Assigned task: All of the data below should be printed again exactly, pictures excluded.

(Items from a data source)
*** Begin section ***

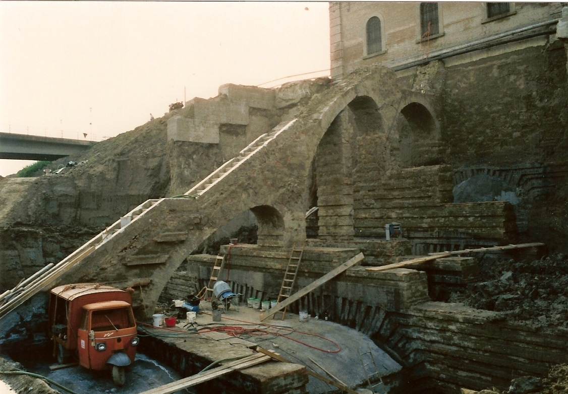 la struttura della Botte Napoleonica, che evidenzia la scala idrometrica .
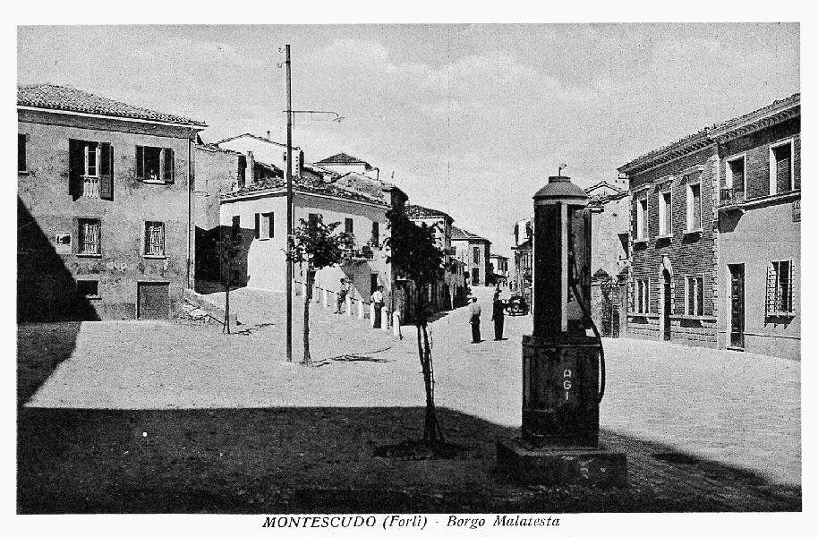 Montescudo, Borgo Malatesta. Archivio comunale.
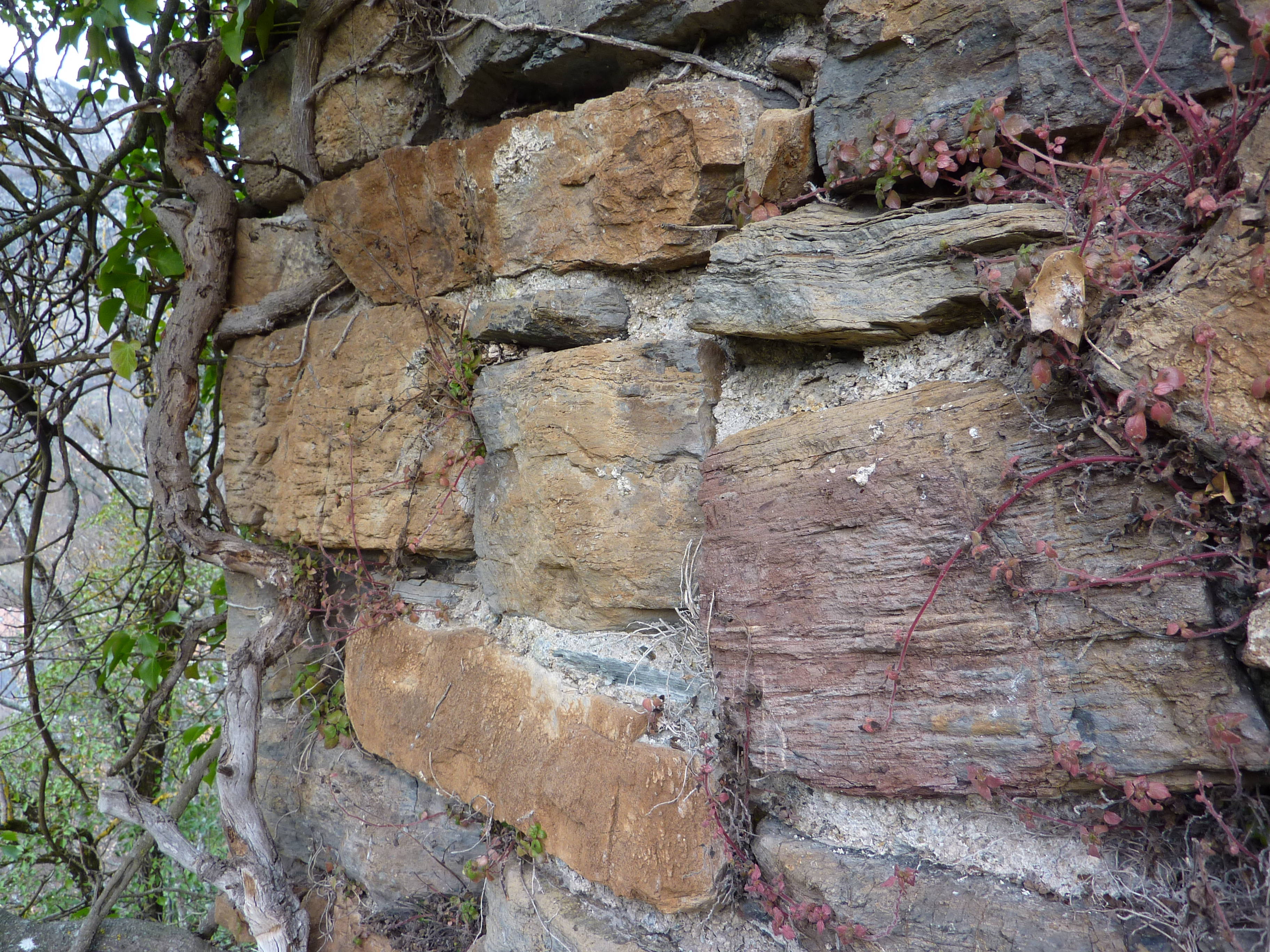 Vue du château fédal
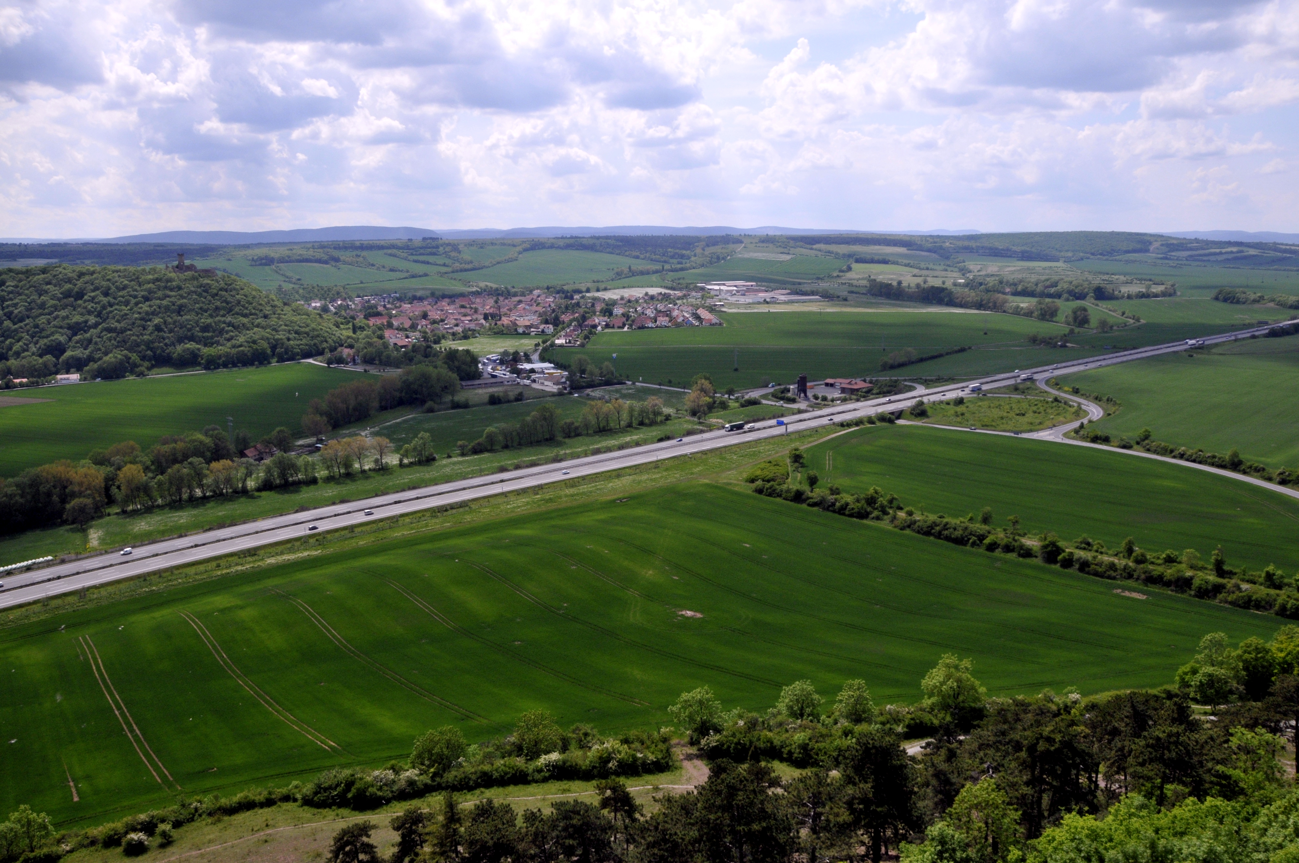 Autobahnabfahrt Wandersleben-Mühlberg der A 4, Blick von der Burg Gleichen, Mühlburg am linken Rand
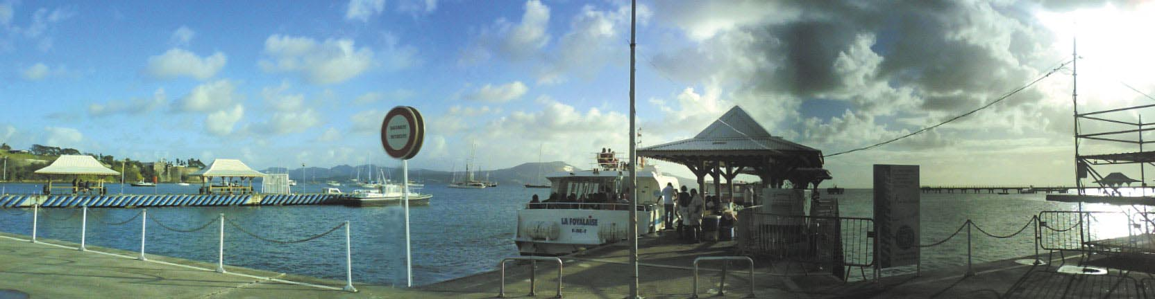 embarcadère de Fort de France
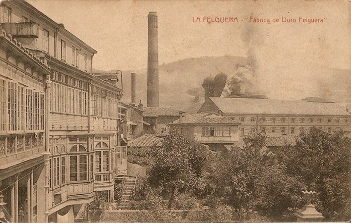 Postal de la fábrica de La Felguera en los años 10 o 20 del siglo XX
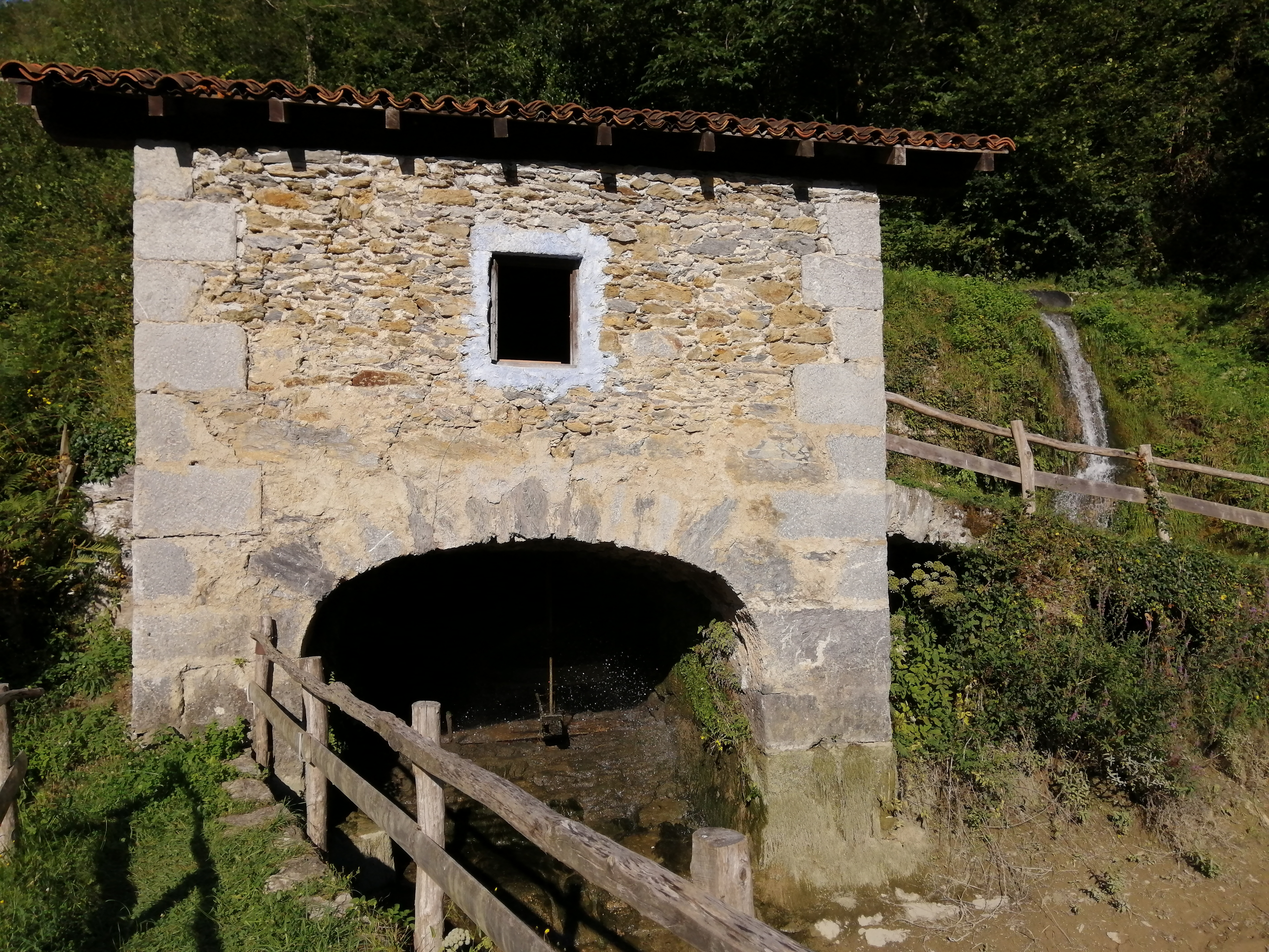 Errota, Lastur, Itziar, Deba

*** End section ***

Result below:
 la struttura della Botte Napoleonica, che evidenzia la scala idrometrica .
 Montescudo, Borgo Malatesta. Archivio comunale.
 Vue du château fédal
 Autobahnabfahrt Wandersleben-Mühlberg der A 4, Blick von der Burg Gleichen, Mühlburg am linken Rand
 embarcadère de Fort de France
 Postal de la fábrica de La Felguera en los años 10 o 20 del siglo XX
 Errota, Lastur, Itziar, Deba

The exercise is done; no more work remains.